Reverend Ann Ralosky: “Finding My Spiritual Vocation in Midlife”

5 min read

It took three ministers asking Ann Ralosky why she had not entered the seminary before she seriously considered doing it. A long spiritual journey which finally culminated with her joining the United Church Of Christ (UCC), at the age of 46. A stage of life when, “our faith becomes less about answers and more about wisdom, less about doctrine and more about a way of life that roots us in God“, she explains.

Ann had always been exuding a bright energy of love and acceptance since we were classmates in an all-girls Catholic high school in Maryland, The Academy of the Holy Cross. Our paths crossed again in 2019 when she invited me to be a speaker at the Bounce Festival of Optimism and Resilience, which her church was helping to host and where she was continuing to pursue her spiritual path.
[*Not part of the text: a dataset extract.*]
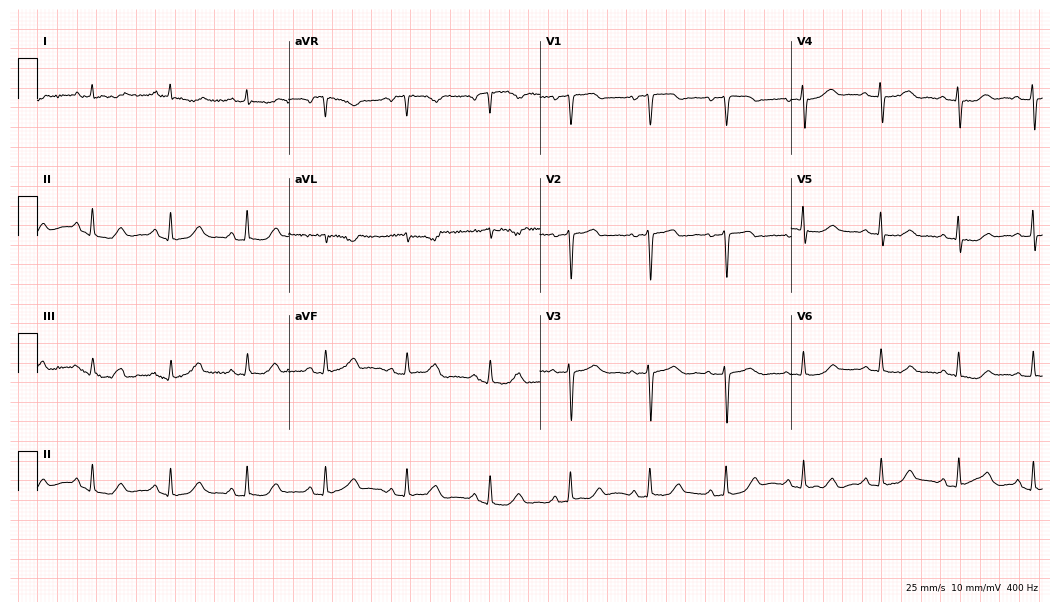
ECG (10.2-second recording at 400 Hz) — a 52-year-old female patient. Labelled as a normal ECG.

Raised Roman Catholic in a suburb of Washington, D.C., she attended Catholic schools for sixteen years, including four years at Fordham University in New York City. Ann cites her education by the Jesuit priests at Fordham as the first step in her journey toward becoming a minister. “The Jesuits are good at teaching you how to be critical thinkers,” Ann observes. “I questioned myself right out of Catholicism.”

She was dismayed by the exclusion of LGBTQ individuals and the lack of roles for women in the church of her youth. These were not the moral priorities she knew from the Gospels. So she stopped attending church altogether and started to ask anyone who would listen: “How do you reconcile the big questions in life with what religion is teaching us?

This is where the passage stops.